* WHAT THIS TASK INVOLVES *
The answer must be an exact copy of the lines from the one containing "6 | 0.023 |" through the last line of the records, with the pictures left out.

* Source records *
"""
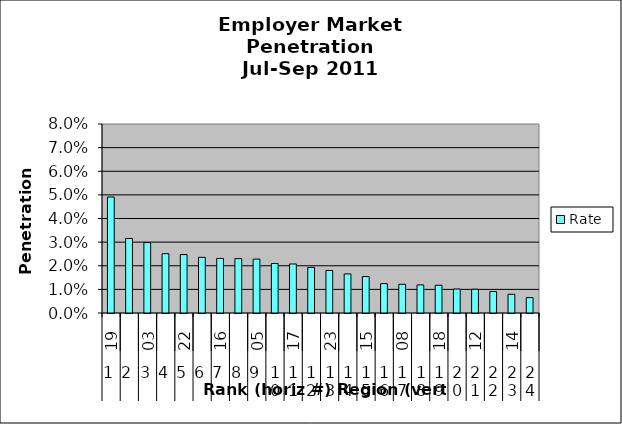
| Category | Rate |
|---|---|
| 0 | 0.049 |
| 1 | 0.032 |
| 2 | 0.03 |
| 3 | 0.025 |
| 4 | 0.025 |
| 5 | 0.024 |
| 6 | 0.023 |
| 7 | 0.023 |
| 8 | 0.023 |
| 9 | 0.021 |
| 10 | 0.021 |
| 11 | 0.019 |
| 12 | 0.018 |
| 13 | 0.017 |
| 14 | 0.015 |
| 15 | 0.012 |
| 16 | 0.012 |
| 17 | 0.012 |
| 18 | 0.012 |
| 19 | 0.01 |
| 20 | 0.01 |
| 21 | 0.009 |
| 22 | 0.008 |
| 23 | 0.007 |
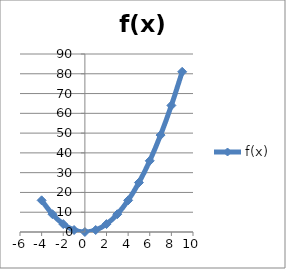
| Category | f(x) |
|---|---|
| -4.0 | 16 |
| -3.0 | 9 |
| -2.0 | 4 |
| -1.0 | 1 |
| 0.0 | 0 |
| 1.0 | 1 |
| 2.0 | 4 |
| 3.0 | 9 |
| 4.0 | 16 |
| 5.0 | 25 |
| 6.0 | 36 |
| 7.0 | 49 |
| 8.0 | 64 |
| 9.0 | 81 |
"""
* EXERCISE SOLUTION *
| 6 | 0.023 |
| 7 | 0.023 |
| 8 | 0.023 |
| 9 | 0.021 |
| 10 | 0.021 |
| 11 | 0.019 |
| 12 | 0.018 |
| 13 | 0.017 |
| 14 | 0.015 |
| 15 | 0.012 |
| 16 | 0.012 |
| 17 | 0.012 |
| 18 | 0.012 |
| 19 | 0.01 |
| 20 | 0.01 |
| 21 | 0.009 |
| 22 | 0.008 |
| 23 | 0.007 |
| Category | f(x) |
|---|---|
| -4.0 | 16 |
| -3.0 | 9 |
| -2.0 | 4 |
| -1.0 | 1 |
| 0.0 | 0 |
| 1.0 | 1 |
| 2.0 | 4 |
| 3.0 | 9 |
| 4.0 | 16 |
| 5.0 | 25 |
| 6.0 | 36 |
| 7.0 | 49 |
| 8.0 | 64 |
| 9.0 | 81 |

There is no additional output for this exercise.